The two sides met throughout the day, and to everyone's surprise a tentative agreement was reached that evening. Although a majority of the steel workers appeared ready to accept the tentative agreement, a mob of 6,000 men formed on August 1 in downtown Scranton and resolved to reject it. When McKune appeared outside the mayor's office to try to calm the mob, shots were fired. McKune was clubbed and stoned. His lower jaw broken and his upper jaw fractured, McKune tried to flee but was knocked unconscious when a member of the mob hit him in the head with a hammer. A few minutes later, the county sheriff and a hastily assembled posse arrived and fired shots over the heads of the crowd to try to disperse the mob. Several people in the crowd returned fire, wounding the sheriff and a member of the posse. The posse fired several volleys into the crowd, killing four and wounding around 20. Many of those killed and injured were shot in the back as they tried to flee. Mayor McKune, although badly injured, helped restore order around 2 p.m. The following day, 3,000 federal troops arrived from Pittsburgh and entered the city. Martial law was imposed, and the strike ended several uneventfully weeks later with no agreement. The sheriff and several posse members were arrested and tried on the charge of manslaughter, but were acquitted.

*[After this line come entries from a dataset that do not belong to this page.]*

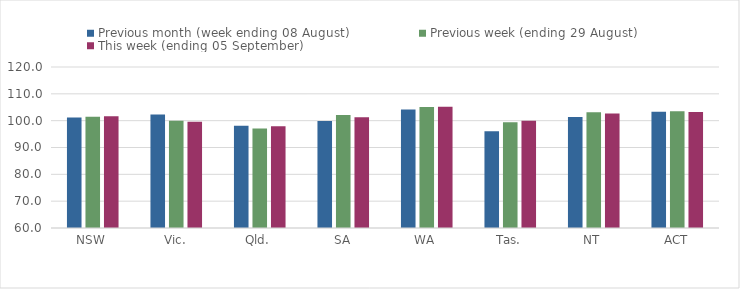
| Category | Previous month (week ending 08 August) | Previous week (ending 29 August) | This week (ending 05 September) |
|---|---|---|---|
| NSW | 101.17 | 101.43 | 101.61 |
| Vic. | 102.32 | 99.93 | 99.6 |
| Qld. | 98.1 | 97.11 | 97.92 |
| SA | 99.83 | 102.09 | 101.25 |
| WA | 104.17 | 105.13 | 105.16 |
| Tas. | 96.09 | 99.42 | 100.01 |
| NT | 101.33 | 103.11 | 102.66 |
| ACT | 103.31 | 103.51 | 103.19 |
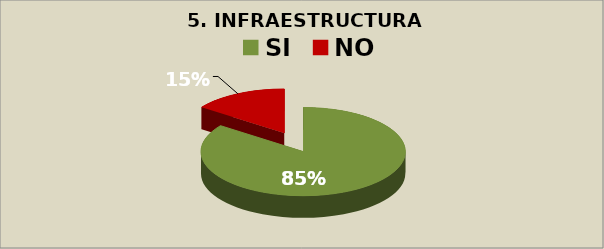
| Category | Series 0 |
|---|---|
| SI | 0.85 |
| NO | 0.15 |
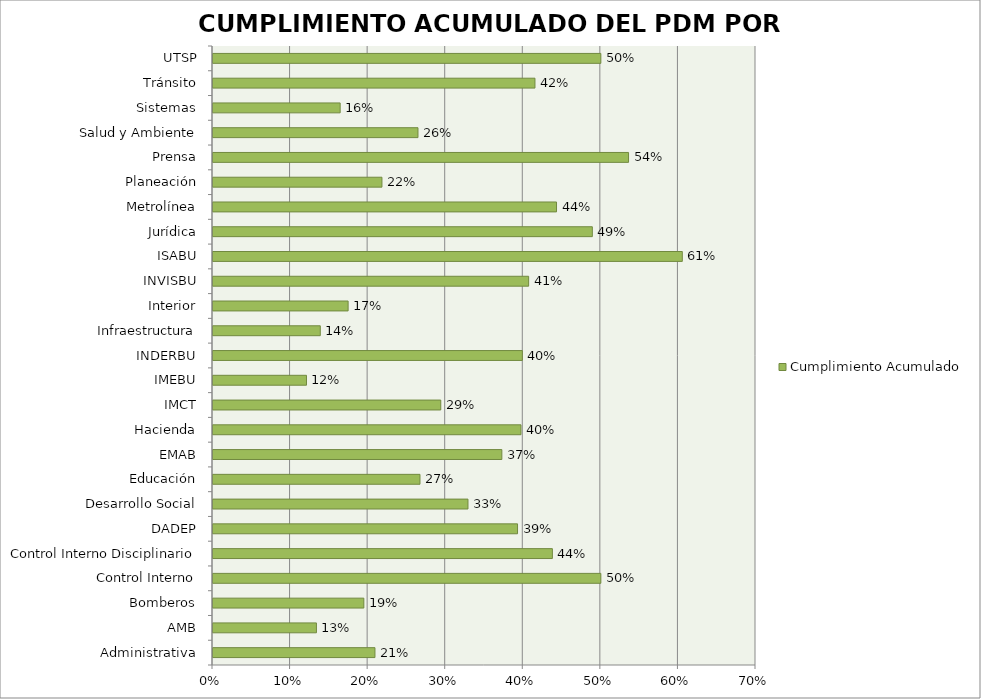
| Category | Cumplimiento Acumulado |
|---|---|
| Administrativa | 0.209 |
| AMB | 0.133 |
| Bomberos | 0.194 |
| Control Interno | 0.5 |
| Control Interno Disciplinario | 0.438 |
| DADEP | 0.393 |
| Desarrollo Social | 0.329 |
| Educación | 0.267 |
| EMAB | 0.372 |
| Hacienda | 0.397 |
| IMCT | 0.294 |
| IMEBU | 0.121 |
| INDERBU | 0.399 |
| Infraestructura | 0.138 |
| Interior | 0.174 |
| INVISBU | 0.407 |
| ISABU | 0.605 |
| Jurídica | 0.489 |
| Metrolínea | 0.443 |
| Planeación | 0.218 |
| Prensa | 0.536 |
| Salud y Ambiente | 0.264 |
| Sistemas | 0.164 |
| Tránsito | 0.415 |
| UTSP | 0.5 |
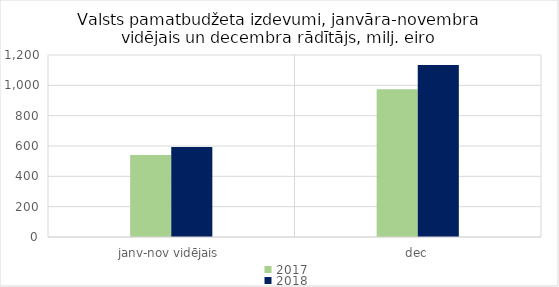
| Category | 2017 | 2018 |
|---|---|---|
| janv-nov vidējais | 540196.283 | 593880.982 |
| dec | 974003.677 | 1134353.728 |
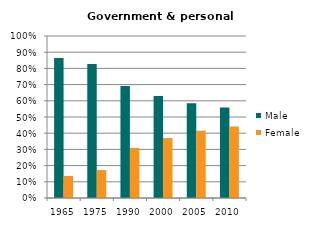
| Category | Male | Female |
|---|---|---|
| 1965.0 | 0.864 | 0.136 |
| 1975.0 | 0.827 | 0.173 |
| 1990.0 | 0.691 | 0.309 |
| 2000.0 | 0.63 | 0.37 |
| 2005.0 | 0.584 | 0.416 |
| 2010.0 | 0.558 | 0.442 |
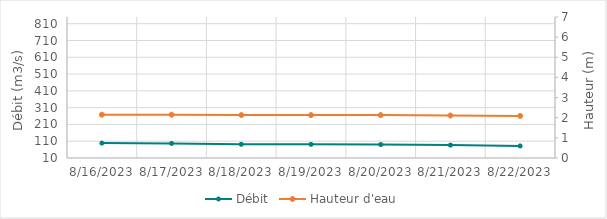
| Category | Débit |
|---|---|
| 5/11/23 | 460.97 |
| 5/10/23 | 454.54 |
| 5/9/23 | 470.5 |
| 5/8/23 | 406.35 |
| 5/7/23 | 363.18 |
| 5/6/23 | 265.45 |
| 5/5/23 | 240.06 |
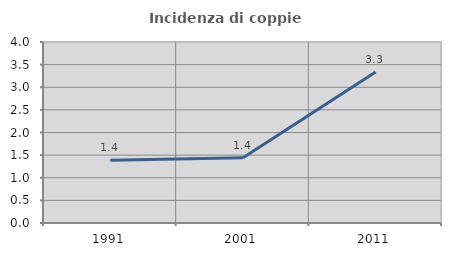
| Category | Incidenza di coppie miste |
|---|---|
| 1991.0 | 1.386 |
| 2001.0 | 1.442 |
| 2011.0 | 3.336 |
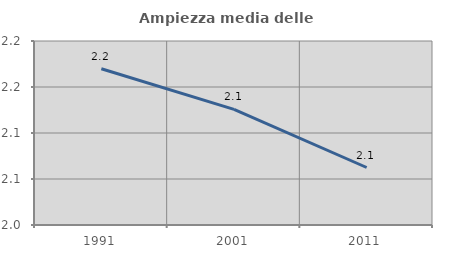
| Category | Ampiezza media delle famiglie |
|---|---|
| 1991.0 | 2.17 |
| 2001.0 | 2.126 |
| 2011.0 | 2.062 |
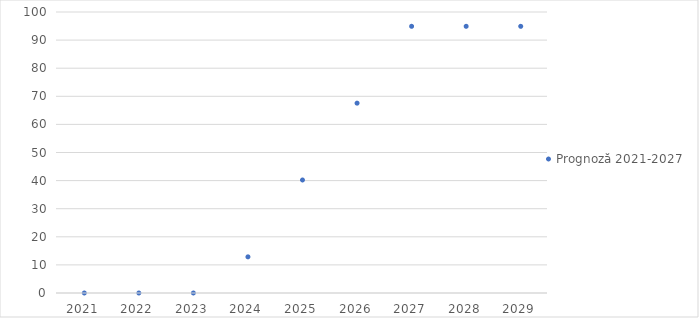
| Category | Prognoză 2021-2027 |
|---|---|
| 2021.0 | 0 |
| 2022.0 | 0 |
| 2023.0 | 0 |
| 2024.0 | 12.868 |
| 2025.0 | 40.214 |
| 2026.0 | 67.559 |
| 2027.0 | 94.904 |
| 2028.0 | 94.904 |
| 2029.0 | 94.904 |
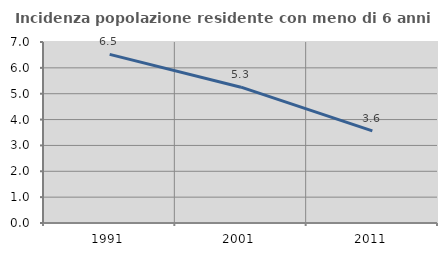
| Category | Incidenza popolazione residente con meno di 6 anni |
|---|---|
| 1991.0 | 6.522 |
| 2001.0 | 5.252 |
| 2011.0 | 3.56 |
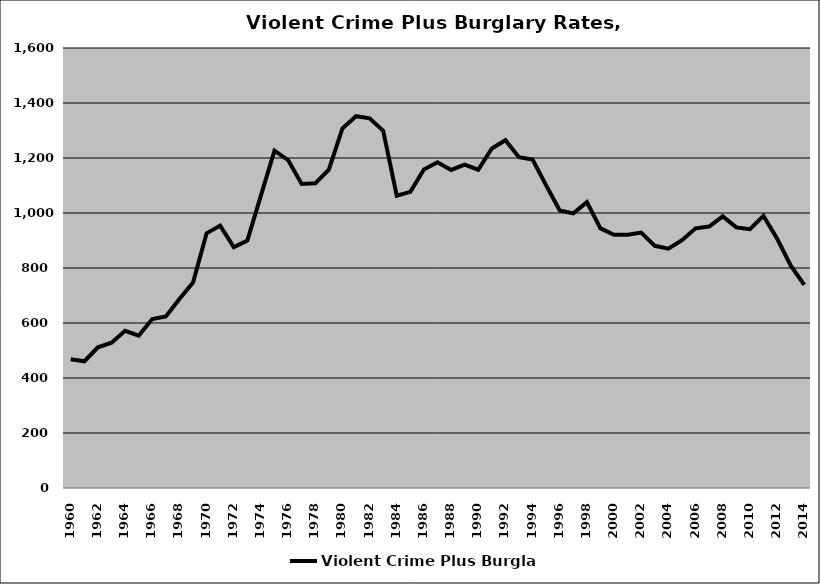
| Category | Violent Crime Plus Burglary |
|---|---|
| 1960.0 | 468.409 |
| 1961.0 | 460.923 |
| 1962.0 | 511.746 |
| 1963.0 | 528.498 |
| 1964.0 | 571.605 |
| 1965.0 | 553.728 |
| 1966.0 | 614.232 |
| 1967.0 | 623.487 |
| 1968.0 | 687.179 |
| 1969.0 | 747.03 |
| 1970.0 | 926.254 |
| 1971.0 | 954.083 |
| 1972.0 | 875.871 |
| 1973.0 | 899.82 |
| 1974.0 | 1064.105 |
| 1975.0 | 1226.826 |
| 1976.0 | 1192.328 |
| 1977.0 | 1105.813 |
| 1978.0 | 1107.747 |
| 1979.0 | 1157.641 |
| 1980.0 | 1307.491 |
| 1981.0 | 1351.871 |
| 1982.0 | 1344.041 |
| 1983.0 | 1299.219 |
| 1984.0 | 1063.014 |
| 1985.0 | 1076.838 |
| 1986.0 | 1158.584 |
| 1987.0 | 1184.867 |
| 1988.0 | 1156.436 |
| 1989.0 | 1175.959 |
| 1990.0 | 1157.302 |
| 1991.0 | 1234.527 |
| 1992.0 | 1264.581 |
| 1993.0 | 1202.718 |
| 1994.0 | 1194.382 |
| 1995.0 | 1100.207 |
| 1996.0 | 1008.857 |
| 1997.0 | 998.567 |
| 1998.0 | 1039.304 |
| 1999.0 | 944.046 |
| 2000.0 | 920.661 |
| 2001.0 | 921.005 |
| 2002.0 | 928.94 |
| 2003.0 | 880.63 |
| 2004.0 | 870.484 |
| 2005.0 | 900.923 |
| 2006.0 | 944.158 |
| 2007.0 | 950.519 |
| 2008.0 | 987.656 |
| 2009.0 | 947.588 |
| 2010.0 | 941.128 |
| 2011.0 | 989.623 |
| 2012.0 | 907.111 |
| 2013.0 | 809.418 |
| 2014.0 | 738.287 |
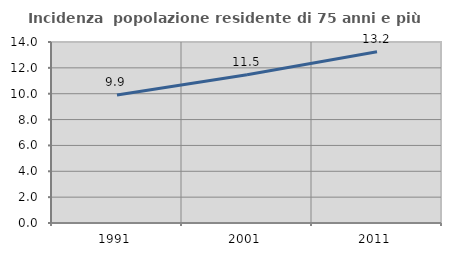
| Category | Incidenza  popolazione residente di 75 anni e più |
|---|---|
| 1991.0 | 9.905 |
| 2001.0 | 11.468 |
| 2011.0 | 13.244 |
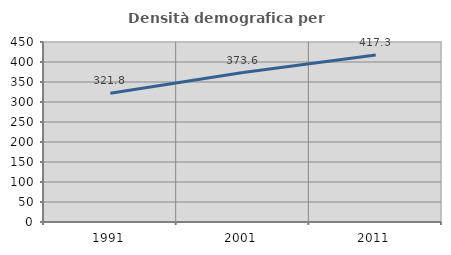
| Category | Densità demografica |
|---|---|
| 1991.0 | 321.776 |
| 2001.0 | 373.613 |
| 2011.0 | 417.325 |

The company's labor troubles were supplanted by an internal struggle for control within the Lackawanna Iron and Coal Co. By 1880, the company was the second-largest producer of iron in the United States. But, Scranton wanted the company to expand, a proposal which the board of directors rejected in 1881. Scranton quit the company and formed the Scranton Steel Co. with his brother, Walter Scranton, in 1881. Within 10 years, the Scranton Steel Co. had become so successful that the Lackawanna Iron and Coal Co. entered into negotiations to merge with the firm. The two companies merged on January 9, 1891, forming the Lackawanna Iron and Steel Company. Although the merger created nearly $1.2 million in debt for the new company, Lackawanna Iron & Steel proved to be so financially successful that it paid off the debt within a year.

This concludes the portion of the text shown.